The recession will leave its mark on most categories, but one that’s certain to undergo an evolution is the luxury apparel market. Bain & Co. forecasts a precipitous 15 percent year-over-year decline for luxury apparel in 2009, following an estimated 4 percent drop last year. This compares with a 10 percent overall shrinkage in the luxury market this year, according to Bain, which we noted in The Recession and Its Impact on Luxury.
Watch for luxe apparel brands to invade newer markets in full force. China is an obvious choice—Bain forecasts a 7 percent growth in its luxury market this year—as is India, but Latin America and Africa will also be targets. Gildo Zegna, chief of Ermenegildo Zegna, told The New York Times that the Italian menswear retailer sees potential in Egypt and Morocco and is researching Nigeria, South Africa and Angola. The brand already has 60 stores in China.

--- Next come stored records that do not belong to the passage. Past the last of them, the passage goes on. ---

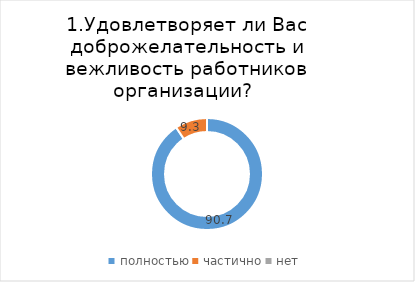
| Category | Молчановский |
|---|---|
| полностью | 90.698 |
| частично | 9.302 |
| нет | 0 |
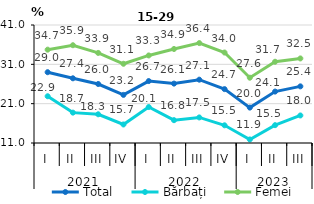
| Category | Total | Bărbați | Femei |
|---|---|---|---|
| 0 | 28.999 | 22.886 | 34.731 |
| 1 | 27.448 | 18.722 | 35.856 |
| 2 | 26 | 18.3 | 33.9 |
| 3 | 23.232 | 15.71 | 31.142 |
| 4 | 26.744 | 20.142 | 33.259 |
| 5 | 26.1 | 16.8 | 34.9 |
| 6 | 27.1 | 17.5 | 36.4 |
| 7 | 24.7 | 15.5 | 34 |
| 8 | 20 | 11.9 | 27.6 |
| 9 | 24.074 | 15.537 | 31.654 |
| 10 | 25.4 | 18 | 32.5 |
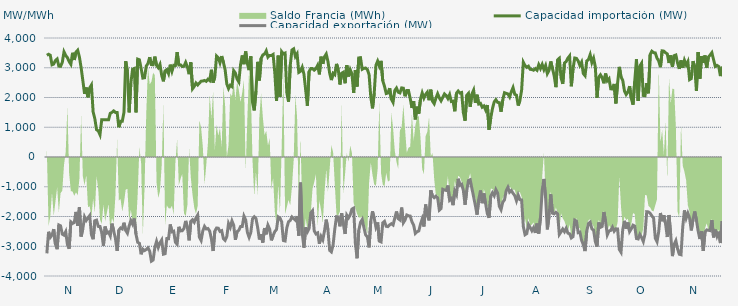
| Category | Capacidad importación (MW) | Capacidad exportación (MW) |
|---|---|---|
| 0 | 3418.208 | -3238.958 |
| 1900-01-01 | 3452.875 | -2513.333 |
| 1900-01-02 | 3420.292 | -2703.208 |
| 1900-01-03 | 3100.083 | -2630.333 |
| 1900-01-04 | 3123.375 | -2422.458 |
| 1900-01-05 | 3242.792 | -2928.833 |
| 1900-01-06 | 3294.958 | -3098.417 |
| 1900-01-07 | 3054.042 | -2285.333 |
| 1900-01-08 | 3047.542 | -2315.25 |
| 1900-01-09 | 3179.458 | -2592.333 |
| 1900-01-10 | 3533.833 | -2627.792 |
| 1900-01-11 | 3414 | -2509.75 |
| 1900-01-12 | 3340.25 | -2944.208 |
| 1900-01-13 | 3208.208 | -3084.875 |
| 1900-01-14 | 3116.333 | -2180.292 |
| 1900-01-15 | 3502.875 | -2231.333 |
| 1900-01-16 | 3262.542 | -2201.667 |
| 1900-01-17 | 3524.167 | -1845.708 |
| 1900-01-18 | 3589.042 | -2314 |
| 1900-01-19 | 3358.375 | -1684.042 |
| 1900-01-20 | 3002 | -2672.375 |
| 1900-01-21 | 2567.583 | -2409.375 |
| 1900-01-22 | 2121 | -2013.417 |
| 1900-01-23 | 2334.5 | -2132.333 |
| 1900-01-24 | 2006.833 | -2047.042 |
| 1900-01-25 | 2325 | -1968.542 |
| 1900-01-26 | 2420.75 | -2611.292 |
| 1900-01-27 | 1517.25 | -2763 |
| 1900-01-28 | 1283.917 | -2141.667 |
| 1900-01-29 | 916.417 | -2120.833 |
| 1900-01-30 | 879.167 | -2332.417 |
| 1900-01-31 | 750 | -2334.958 |
| 1900-02-01 | 1250 | -2536 |
| 1900-02-02 | 1250 | -2982 |
| 1900-02-03 | 1250 | -2338.583 |
| 1900-02-04 | 1250 | -2558.333 |
| 1900-02-05 | 1250 | -2526.375 |
| 1900-02-06 | 1470.833 | -2652.25 |
| 1900-02-07 | 1500 | -2239.292 |
| 1900-02-08 | 1550 | -2486.75 |
| 1900-02-09 | 1500 | -2733.5 |
| 1900-02-10 | 1500 | -3155.125 |
| 1900-02-11 | 1000 | -2458.542 |
| 1900-02-12 | 1200 | -2385.25 |
| 1900-02-13 | 1200 | -2419 |
| 1900-02-14 | 1500 | -2208.75 |
| 1900-02-15 | 3221.708 | -2468.625 |
| 1900-02-16 | 2881.375 | -2561.25 |
| 1900-02-17 | 1500 | -2320.833 |
| 1900-02-18 | 2479.75 | -2136.875 |
| 1900-02-19 | 2947.875 | -2253.917 |
| 1900-02-20 | 2974.833 | -2068.75 |
| 1900-02-21 | 1500 | -2595.083 |
| 1900-02-22 | 3289.208 | -2867.583 |
| 1900-02-23 | 3267.875 | -2898.625 |
| 1900-02-24 | 2979.083 | -3270.083 |
| 1900-02-25 | 2652.375 | -3097.333 |
| 1900-02-26 | 2663.208 | -3144.542 |
| 1900-02-27 | 3058.292 | -3107.917 |
| 1900-02-28 | 3141.958 | -3054.292 |
| 1900-02-28 | 3354.667 | -3163.833 |
| 1900-03-01 | 3106.083 | -3500.875 |
| 1900-03-02 | 3099.042 | -3464.417 |
| 1900-03-03 | 3374.208 | -3046.25 |
| 1900-03-04 | 3081.083 | -2836.417 |
| 1900-03-05 | 3002 | -3040.417 |
| 1900-03-06 | 3113.875 | -2884.417 |
| 1900-03-07 | 2746.792 | -2789.333 |
| 1900-03-08 | 2544 | -3266.167 |
| 1900-03-09 | 2896.458 | -3250.667 |
| 1900-03-10 | 2937 | -2740.375 |
| 1900-03-11 | 2803.458 | -2745 |
| 1900-03-12 | 3104.125 | -2267.833 |
| 1900-03-13 | 2884.333 | -2514.583 |
| 1900-03-14 | 3081.042 | -2493.458 |
| 1900-03-15 | 3079.083 | -2866 |
| 1900-03-16 | 3524.292 | -2932.083 |
| 1900-03-17 | 3096.5 | -2347.083 |
| 1900-03-18 | 3096.5 | -2484.875 |
| 1900-03-19 | 3044.417 | -2478.583 |
| 1900-03-20 | 3048.167 | -2403.5 |
| 1900-03-21 | 3181.083 | -2147.542 |
| 1900-03-22 | 3030.708 | -2365.833 |
| 1900-03-23 | 2784.5 | -2801.333 |
| 1900-03-24 | 3182.417 | -2165.083 |
| 1900-03-25 | 2292.583 | -2110.5 |
| 1900-03-26 | 2370.25 | -2192.75 |
| 1900-03-27 | 2487.208 | -2051.417 |
| 1900-03-28 | 2421.292 | -1952.083 |
| 1900-03-29 | 2482.917 | -2699.375 |
| 1900-03-30 | 2548.458 | -2805.375 |
| 1900-03-31 | 2554.458 | -2484.042 |
| 1900-04-01 | 2574.083 | -2331.417 |
| 1900-04-02 | 2544.458 | -2417.833 |
| 1900-04-03 | 2615.833 | -2403.25 |
| 1900-04-04 | 2568.917 | -2488.625 |
| 1900-04-05 | 2932.208 | -2748.875 |
| 1900-04-06 | 2500.875 | -3160.125 |
| 1900-04-07 | 2689.458 | -2491.667 |
| 1900-04-08 | 3392.292 | -2386.5 |
| 1900-04-09 | 3335.083 | -2392.75 |
| 1900-04-10 | 3167.5 | -2500.5 |
| 1900-04-11 | 3390.625 | -2475.917 |
| 1900-04-12 | 3180.958 | -2741.75 |
| 1900-04-13 | 2936.5 | -2801.625 |
| 1900-04-14 | 2452.792 | -2674.667 |
| 1900-04-15 | 2300.208 | -2235.25 |
| 1900-04-16 | 2411.792 | -2365.167 |
| 1900-04-17 | 2366.75 | -2147.917 |
| 1900-04-18 | 2902.042 | -2292.875 |
| 1900-04-19 | 2822.25 | -2784.375 |
| 1900-04-20 | 2619.333 | -2505.792 |
| 1900-04-21 | 2523.292 | -2462.542 |
| 1900-04-22 | 3101.75 | -2337.5 |
| 1900-04-23 | 3414.042 | -2335.5 |
| 1900-04-24 | 3119.417 | -1987.458 |
| 1900-04-25 | 3547.333 | -2114.583 |
| 1900-04-26 | 3135.708 | -2530.042 |
| 1900-04-27 | 2921.125 | -2699.333 |
| 1900-04-28 | 3380.917 | -2535.75 |
| 1900-04-29 | 1842.042 | -2078.542 |
| 1900-04-30 | 1566.833 | -2010.417 |
| 1900-05-01 | 2214.542 | -2066.667 |
| 1900-05-02 | 3198.583 | -2370 |
| 1900-05-03 | 2574 | -2772.958 |
| 1900-05-04 | 3310.583 | -2592.083 |
| 1900-05-05 | 3430.75 | -2875.542 |
| 1900-05-06 | 3458.333 | -2387.75 |
| 1900-05-07 | 3568.125 | -2599.208 |
| 1900-05-08 | 3355.708 | -2294.333 |
| 1900-05-09 | 3414.333 | -2427 |
| 1900-05-10 | 3410.542 | -2802.125 |
| 1900-05-11 | 3447.375 | -2640.958 |
| 1900-05-12 | 2831.208 | -2506.667 |
| 1900-05-13 | 1881.583 | -2434.25 |
| 1900-05-14 | 3406.708 | -2011.583 |
| 1900-05-15 | 2022.5 | -2050 |
| 1900-05-16 | 3540.875 | -2176.417 |
| 1900-05-17 | 3466.542 | -2807.167 |
| 1900-05-18 | 3493.375 | -2823.167 |
| 1900-05-19 | 2166.833 | -2382.125 |
| 1900-05-20 | 1859.958 | -2177.167 |
| 1900-05-21 | 3077.875 | -2132.833 |
| 1900-05-22 | 3595.75 | -2015.417 |
| 1900-05-23 | 3634.375 | -2069.417 |
| 1900-05-24 | 3379.833 | -2125 |
| 1900-05-25 | 3470.304 | -1991.957 |
| 1900-05-26 | 2844 | -2641.708 |
| 1900-05-27 | 2880.625 | -862.5 |
| 1900-05-28 | 3017.208 | -2558.208 |
| 1900-05-29 | 2787.708 | -3047.042 |
| 1900-05-30 | 2256.625 | -2365.667 |
| 1900-05-31 | 1722.917 | -2515.917 |
| 1900-06-01 | 2869 | -2405.667 |
| 1900-06-02 | 2973.167 | -1879.167 |
| 1900-06-03 | 2971 | -1806.25 |
| 1900-06-04 | 2919.208 | -2484.833 |
| 1900-06-05 | 2973.125 | -2583.917 |
| 1900-06-06 | 3083.25 | -2551.375 |
| 1900-06-07 | 2777.875 | -2917.292 |
| 1900-06-08 | 3371.833 | -2672.292 |
| 1900-06-09 | 3131 | -2785.25 |
| 1900-06-10 | 3368.375 | -2480.958 |
| 1900-06-11 | 3462.292 | -2105.333 |
| 1900-06-12 | 3215.917 | -2442.958 |
| 1900-06-13 | 2817.875 | -3136.917 |
| 1900-06-14 | 2586 | -3188.792 |
| 1900-06-15 | 2815 | -2954.042 |
| 1900-06-16 | 2767 | -2418.75 |
| 1900-06-17 | 3129.208 | -2005 |
| 1900-06-18 | 2953.792 | -2013.417 |
| 1900-06-19 | 2437.083 | -2329.833 |
| 1900-06-20 | 2815.958 | -1889.333 |
| 1900-06-21 | 2849.708 | -2257.667 |
| 1900-06-22 | 2479.208 | -2586.833 |
| 1900-06-23 | 3084.333 | -1954.5 |
| 1900-06-24 | 2707.042 | -2046.583 |
| 1900-06-25 | 2933.542 | -1941.667 |
| 1900-06-26 | 2795.917 | -1750 |
| 1900-06-27 | 2158.042 | -1718.75 |
| 1900-06-28 | 2918.875 | -2898.083 |
| 1900-06-29 | 2368.375 | -3404.167 |
| 1900-06-30 | 3329.75 | -2465.083 |
| 1900-07-01 | 3339.208 | -2197.25 |
| 1900-07-02 | 2948.5 | -2100.583 |
| 1900-07-03 | 2980.792 | -2371.042 |
| 1900-07-04 | 2990.708 | -2620.708 |
| 1900-07-05 | 2938.333 | -2683 |
| 1900-07-06 | 2774.542 | -3036.75 |
| 1900-07-07 | 2014.917 | -2156.292 |
| 1900-07-08 | 1635.417 | -1825.292 |
| 1900-07-09 | 2140.25 | -2060.75 |
| 1900-07-10 | 3080.917 | -2353.125 |
| 1900-07-11 | 3223.333 | -2199.083 |
| 1900-07-12 | 3058.083 | -2827.667 |
| 1900-07-13 | 3231.167 | -2853.292 |
| 1900-07-14 | 2562 | -2213.625 |
| 1900-07-15 | 2375 | -2164.25 |
| 1900-07-16 | 2133.333 | -2329.5 |
| 1900-07-17 | 2150 | -2341.083 |
| 1900-07-18 | 2314.583 | -2282 |
| 1900-07-19 | 1943.75 | -2242.25 |
| 1900-07-20 | 1835.625 | -2285.208 |
| 1900-07-21 | 2235.417 | -2055.542 |
| 1900-07-22 | 2316.667 | -1831.25 |
| 1900-07-23 | 2178.125 | -2071.583 |
| 1900-07-24 | 2154.167 | -2116.125 |
| 1900-07-25 | 2321.417 | -1699.458 |
| 1900-07-26 | 2312 | -2210.167 |
| 1900-07-27 | 2040.917 | -2118.083 |
| 1900-07-28 | 2233.083 | -1949.458 |
| 1900-07-29 | 2234.854 | -1977.083 |
| 1900-07-30 | 1964.583 | -1985.792 |
| 1900-07-31 | 1650 | -2177.417 |
| 1900-08-01 | 1877.083 | -2287.667 |
| 1900-08-02 | 1264.583 | -2568.708 |
| 1900-08-03 | 1691.667 | -2512.667 |
| 1900-08-04 | 1456.25 | -2486.333 |
| 1900-08-05 | 1945.833 | -2259.083 |
| 1900-08-06 | 2154.167 | -2079.5 |
| 1900-08-07 | 1979.167 | -2336.083 |
| 1900-08-08 | 2104.167 | -1597.917 |
| 1900-08-09 | 2179.167 | -1954.167 |
| 1900-08-10 | 1908.333 | -2131.25 |
| 1900-08-11 | 2262.5 | -1118.75 |
| 1900-08-12 | 1879.167 | -1314.583 |
| 1900-08-13 | 1791.667 | -1368 |
| 1900-08-14 | 1977.083 | -1316.667 |
| 1900-08-15 | 2127.083 | -1377.083 |
| 1900-08-16 | 1987.5 | -1785.417 |
| 1900-08-17 | 1887.5 | -1733.333 |
| 1900-08-18 | 2002.083 | -1085.417 |
| 1900-08-19 | 2118.75 | -1110.417 |
| 1900-08-20 | 2066.667 | -1125 |
| 1900-08-21 | 1966.667 | -958.333 |
| 1900-08-22 | 2097.917 | -1454.167 |
| 1900-08-23 | 1864.583 | -1397.917 |
| 1900-08-24 | 1877.083 | -1618.75 |
| 1900-08-25 | 1537.5 | -1143.75 |
| 1900-08-26 | 2145.833 | -1264 |
| 1900-08-27 | 2216.667 | -731.25 |
| 1900-08-28 | 2150 | -950 |
| 1900-08-29 | 2167.583 | -916.667 |
| 1900-08-30 | 1493.75 | -1122.25 |
| 1900-08-31 | 1220.833 | -1604.167 |
| 1900-09-01 | 2072.917 | -1125 |
| 1900-09-02 | 2139.583 | -791.667 |
| 1900-09-03 | 1687.5 | -764.583 |
| 1900-09-04 | 2116.667 | -1058.333 |
| 1900-09-05 | 2247.917 | -1337.5 |
| 1900-09-06 | 1818.75 | -1627.083 |
| 1900-09-07 | 2093.75 | -1937.5 |
| 1900-09-08 | 1781.25 | -1422.917 |
| 1900-09-09 | 1804.167 | -1127.083 |
| 1900-09-10 | 1675 | -1552.083 |
| 1900-09-11 | 1716.667 | -1225 |
| 1900-09-12 | 1583.333 | -1570.833 |
| 1900-09-13 | 1747.917 | -1904.167 |
| 1900-09-14 | 918.75 | -2042.875 |
| 1900-09-15 | 1314.583 | -1310.417 |
| 1900-09-16 | 1629.167 | -1200 |
| 1900-09-17 | 1852.083 | -1300.583 |
| 1900-09-18 | 1925 | -1095.833 |
| 1900-09-19 | 1835.417 | -1208.333 |
| 1900-09-20 | 1827.083 | -1656.25 |
| 1900-09-21 | 1522.917 | -1770.917 |
| 1900-09-22 | 1916.667 | -1518.75 |
| 1900-09-23 | 2160.417 | -1441.667 |
| 1900-09-24 | 2139.583 | -1137.5 |
| 1900-09-25 | 2120.833 | -1018.75 |
| 1900-09-26 | 2018.75 | -1183.333 |
| 1900-09-27 | 2193.75 | -1127.083 |
| 1900-09-28 | 2333.333 | -1220.833 |
| 1900-09-29 | 2108.333 | -1295.833 |
| 1900-09-30 | 2079.833 | -1472.917 |
| 1900-10-01 | 1729.167 | -1281.25 |
| 1900-10-02 | 1897.917 | -1434.542 |
| 1900-10-03 | 2247 | -1443.75 |
| 1900-10-04 | 3185.083 | -2337 |
| 1900-10-05 | 3075.167 | -2613.625 |
| 1900-10-06 | 3013.625 | -2576.5 |
| 1900-10-07 | 3052.042 | -2269.25 |
| 1900-10-08 | 2946.333 | -2370.833 |
| 1900-10-09 | 2940.542 | -2478.958 |
| 1900-10-10 | 2917.208 | -2375.625 |
| 1900-10-11 | 2971.167 | -2551.875 |
| 1900-10-12 | 2917.292 | -2238 |
| 1900-10-13 | 3101.958 | -2573.167 |
| 1900-10-14 | 2973.375 | -2041.667 |
| 1900-10-15 | 3109.875 | -1120.167 |
| 1900-10-16 | 2936.333 | -737.5 |
| 1900-10-17 | 3074.833 | -1371.667 |
| 1900-10-18 | 2802.417 | -2434.917 |
| 1900-10-19 | 2913.625 | -1996.875 |
| 1900-10-20 | 3212.125 | -1254.167 |
| 1900-10-21 | 2973 | -1887.5 |
| 1900-10-22 | 2732 | -1910.417 |
| 1900-10-23 | 2348.333 | -1858 |
| 1900-10-24 | 3266 | -1911.25 |
| 1900-10-25 | 3318.417 | -2603.917 |
| 1900-10-26 | 2666.292 | -2519.292 |
| 1900-10-27 | 2457.667 | -2420.375 |
| 1900-10-28 | 3159.917 | -2510.583 |
| 1900-10-29 | 3208.208 | -2395.833 |
| 1900-10-30 | 3322.042 | -2559.25 |
| 1900-10-31 | 3397.292 | -2579.208 |
| 1900-11-01 | 2377.292 | -2722 |
| 1900-11-02 | 2966.875 | -2678.583 |
| 1900-11-03 | 3327.583 | -2120.833 |
| 1900-11-04 | 3314.125 | -2154.167 |
| 1900-11-05 | 3229.625 | -2542.417 |
| 1900-11-06 | 3075.125 | -2524.125 |
| 1900-11-07 | 3186.833 | -2800.875 |
| 1900-11-08 | 2804.417 | -2944.208 |
| 1900-11-09 | 2733.75 | -3162.5 |
| 1900-11-10 | 3225.458 | -2491.042 |
| 1900-11-11 | 3275.667 | -2238.417 |
| 1900-11-12 | 3439.5 | -2190.417 |
| 1900-11-13 | 3175.292 | -2417.375 |
| 1900-11-14 | 3321.875 | -2458.417 |
| 1900-11-15 | 3034.917 | -2846.167 |
| 1900-11-16 | 1991.917 | -3010.667 |
| 1900-11-17 | 2685.833 | -2200.25 |
| 1900-11-18 | 2763.167 | -2365.208 |
| 1900-11-19 | 2664.875 | -2334.375 |
| 1900-11-20 | 2477.792 | -1849.417 |
| 1900-11-21 | 2804.25 | -2175.083 |
| 1900-11-22 | 2563.458 | -2614.833 |
| 1900-11-23 | 2629.917 | -2484.333 |
| 1900-11-24 | 2292 | -2469.792 |
| 1900-11-25 | 2284.542 | -2356.917 |
| 1900-11-26 | 2456.5 | -2494.792 |
| 1900-11-27 | 1801.792 | -2413.833 |
| 1900-11-28 | 2484.917 | -2419 |
| 1900-11-29 | 3029.417 | -3108.292 |
| 1900-11-30 | 2693.417 | -3201.125 |
| 1900-12-01 | 2579.5 | -2439 |
| 1900-12-02 | 2220.833 | -2146.167 |
| 1900-12-03 | 2100 | -2410.292 |
| 1900-12-04 | 2179.167 | -2202.083 |
| 1900-12-05 | 2381.25 | -2508.5 |
| 1900-12-06 | 1970.833 | -2414.375 |
| 1900-12-07 | 1758.333 | -2292.792 |
| 1900-12-08 | 2544 | -2324.083 |
| 1900-12-09 | 3285.125 | -2739.75 |
| 1900-12-10 | 1885.375 | -2754.917 |
| 1900-12-11 | 3057.958 | -2601 |
| 1900-12-12 | 3152.583 | -2708.375 |
| 1900-12-13 | 2068.833 | -2840.833 |
| 1900-12-14 | 2060.917 | -2586.417 |
| 1900-12-15 | 2484.25 | -1839.417 |
| 1900-12-16 | 2141.208 | -1845.833 |
| 1900-12-17 | 3445.375 | -1893.75 |
| 1900-12-18 | 3555.25 | -1979.583 |
| 1900-12-19 | 3506.875 | -2054.167 |
| 1900-12-20 | 3499.292 | -2730 |
| 1900-12-21 | 3321.917 | -2848.375 |
| 1900-12-22 | 3225.583 | -2505.583 |
| 1900-12-23 | 3019.583 | -1882.958 |
| 1900-12-24 | 3568.667 | -2157.833 |
| 1900-12-25 | 3559.375 | -1957.75 |
| 1900-12-26 | 3503.125 | -2252.375 |
| 1900-12-27 | 3464.458 | -2689.458 |
| 1900-12-28 | 3159.52 | -1949.52 |
| 1900-12-29 | 3414.875 | -2624.75 |
| 1900-12-30 | 3028.417 | -3331.875 |
| 1900-12-31 | 3406.833 | -2936.5 |
| 1901-01-01 | 3428.875 | -2811.25 |
| 1901-01-02 | 3154.208 | -3088.625 |
| 1901-01-03 | 2961.542 | -3268.083 |
| 1901-01-04 | 3246.75 | -3285.125 |
| 1901-01-05 | 2998.792 | -2359.333 |
| 1901-01-06 | 3250.625 | -1795.833 |
| 1901-01-07 | 3098.083 | -2058.458 |
| 1901-01-08 | 3208.458 | -1889.583 |
| 1901-01-09 | 2600.833 | -2050 |
| 1901-01-10 | 2636.458 | -2468.208 |
| 1901-01-11 | 3221.75 | -2100 |
| 1901-01-12 | 3030.917 | -1831.25 |
| 1901-01-13 | 2221.417 | -2127.083 |
| 1901-01-14 | 3529.833 | -2490.5 |
| 1901-01-15 | 2631.583 | -2756.25 |
| 1901-01-16 | 3389.417 | -2493.667 |
| 1901-01-17 | 3161.917 | -3158.375 |
| 1901-01-18 | 3412.417 | -2518.792 |
| 1901-01-19 | 3004.917 | -2450.333 |
| 1901-01-20 | 3360.75 | -2463.25 |
| 1901-01-21 | 3427.958 | -2474.292 |
| 1901-01-22 | 3506.917 | -2123.5 |
| 1901-01-23 | 3269.708 | -2701.708 |
| 1901-01-24 | 3043.333 | -2440.417 |
| 1901-01-25 | 3078.833 | -2660.667 |
| 1901-01-26 | 3042.542 | -2510.25 |
| 1901-01-27 | 2720.083 | -2892.208 |
| 1901-01-28 | 3035.792 | -2156.833 |

Offerings will evolve according to needs in these markets. Since the demographics skew much younger, for example, Zegna has launched a sportier line, Z Zegna.
Watch also for all but the most exclusive brands to offer wider price ranges. “Below the elevated sphere of Hermès International and LVMH Moët Hennessy Louis Vuitton, nearly every apparel retailer is reducing the price of nonsale items,” The Wall Street Journal reports. High-end department stores such as Neiman Marcus and Saks are stocking up on more midpriced goods and asking some vendors and designers to add lower-priced items. Some are already doing so: Domenico Dolce and Stefano Gabbana, for example, recently said they would lower prices 10 to 20 percent for both the Dolce & Gabbana and the D&G lines.
This doesn’t mean luxury brands are going down-market—after having been burned by years of flirting with the middle, most have learned the dangers of cheapening their image. It means that prices are returning to more sustainable levels after spiking upward for a few heady years (average wholesale prices rose 10-15 percent each year between 2005 and 2007, former Saks women’s fashion director Michael Fink told The Miami Herald). The target is a high-end consumer who’s less inclined to spend indiscriminately but won’t blink at a $1,000 dress. Designer Zac Posen, whose day-wear frocks cost around that mark (vs. about $10,000 for one of his couture dresses), told The Herald: “I don’t think it’s about dumbing down clothing, but making more intelligent, more focused and more wearable clothes on a fast delivery time at more accessible prices.”
While many weaker players won’t survive, the most innovative and flexible brands will be poised to benefit from what Bain says are strong long-term prospects for the luxury market.
Photo credit: Jorge-11
0 Response to “Luxury apparel: Category in crisis”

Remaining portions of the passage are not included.